Видимо, за время этой пересъемки я и открыл для себя в Марине не только прелестный типаж, способную молодую артистку, но уже серьезную, опытную и высокопрофессиональную актрису. Первый раз она сыграла сцену в истерическом припадке, в себе вызванном. Второй раз она сделала это уже как мастер.

Одну роль в кино может сыграть каждый, если найти внутреннюю связь, которая соединяет роль с актером. Вот почему я всегда ухожу от ответа, когда спрашивают после первой роли о будущем молодого актера. Будущее его зависит от многих привходящих обстоятельств, и поэтому здесь все всегда неясно. С Мариной все было ясно с первых шагов.
После «Монолога» она уехала в Москву, стала работать в Театре имени Моссовета, сыграла роль, которая как-то сразу прославила ее в театральной Москве. Потом перешла в «Современник», стала играть много и часто, иногда снималась в кино. Я видел, естественно, ее работы, что-то мне очень нравилось, что-то не нравилось совсем.
У психологов есть понятие — амбивалентное чувство. Одного и того же человека можно любить и ненавидеть в одно и то же время. Актеров, которых я по-настоящему люблю, я могу ненавидеть до такой степени, что в глазах становится бело. Марина Неелова для меня — из этих актеров. В последнее время ее, на мой взгляд, нестерпимо, чрезмерно хвалят. «Великая трагическая актриса», «гениально сыграно», «энциклопедия женской души» — я это не придумываю, так в нынешнем году писали наши сдержанные на похвалу критики.
Талантливый человек быстро становится мастером, а играет она много и в общем-то безупречно, но то потрясение, которое, я знаю, она может вызвать, театральные работы у меня вызывали не всегда. Возможно, дело в ролях, которые она играет.
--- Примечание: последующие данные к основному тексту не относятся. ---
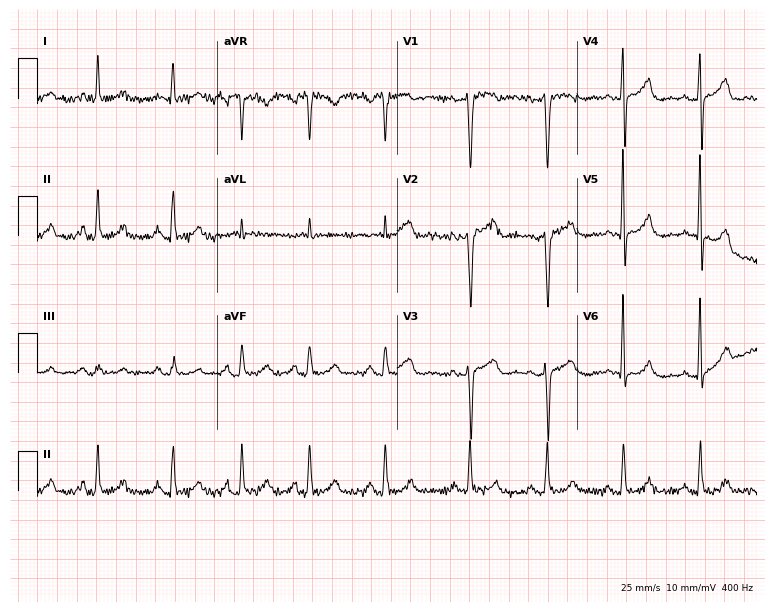
Electrocardiogram, a woman, 46 years old. Of the six screened findings (first-degree AV block, right bundle branch block (RBBB), left bundle branch block (LBBB), sinus bradycardia, atrial fibrillation (AF), sinus tachycardia), none is recorded.

Ей нужен глубоко драматический, может быть, трагедийный материал; она должна играть Шекспира, Чехова, Теннесси Уильямса. В театре, мне кажется, она почти не сталкивалась с материалом, который помог бы ей раскрыть всю силу ее таланта. Я даже нахожу некое противоречие между ее творческими возможностями и сыгранными в театре ролями. И в этом я вижу драматичность ее судьбы — при всей славе, которой она окружена.

Через семь лет после «Монолога» я пригласил Марину сыграть роль Шуры в телевизионном фильме «Фантазии Фарятьева» по пьесе Аллы Соколовой. Сам факт ее приглашения был для нас обоих сопряжен с определенными трудностями и, в общем, с риском, может быть, гораздо большим, нежели в первый раз.
Дело в том, что у себя в театре Марина играла в спектакле по этой пьесе (впрочем, продолжает играть и по сей день). Но играет она не Шуру, а ее младшую сестру — Любу. Играет блестяще, мастерски, совершенно справедливо восхищая и зрителей и критику.
Сделать рывок — и в том же сюжете (но в иной концепции всей вещи) превратиться из угловатого, мучительно взрослеющего подростка во вполне взрослую, даже чуть скучновато взрослую женщину — было трудно. Вместе с тем, я убежден, что ей пора взрослеть — говоря это, я имею в виду, что, скажем, в чеховском репертуаре Марина сегодня должна играть не Аню в «Вишневом саде» (что она делает), а Машу в «Трех сестрах» (чего, к сожалению, пока не сделала).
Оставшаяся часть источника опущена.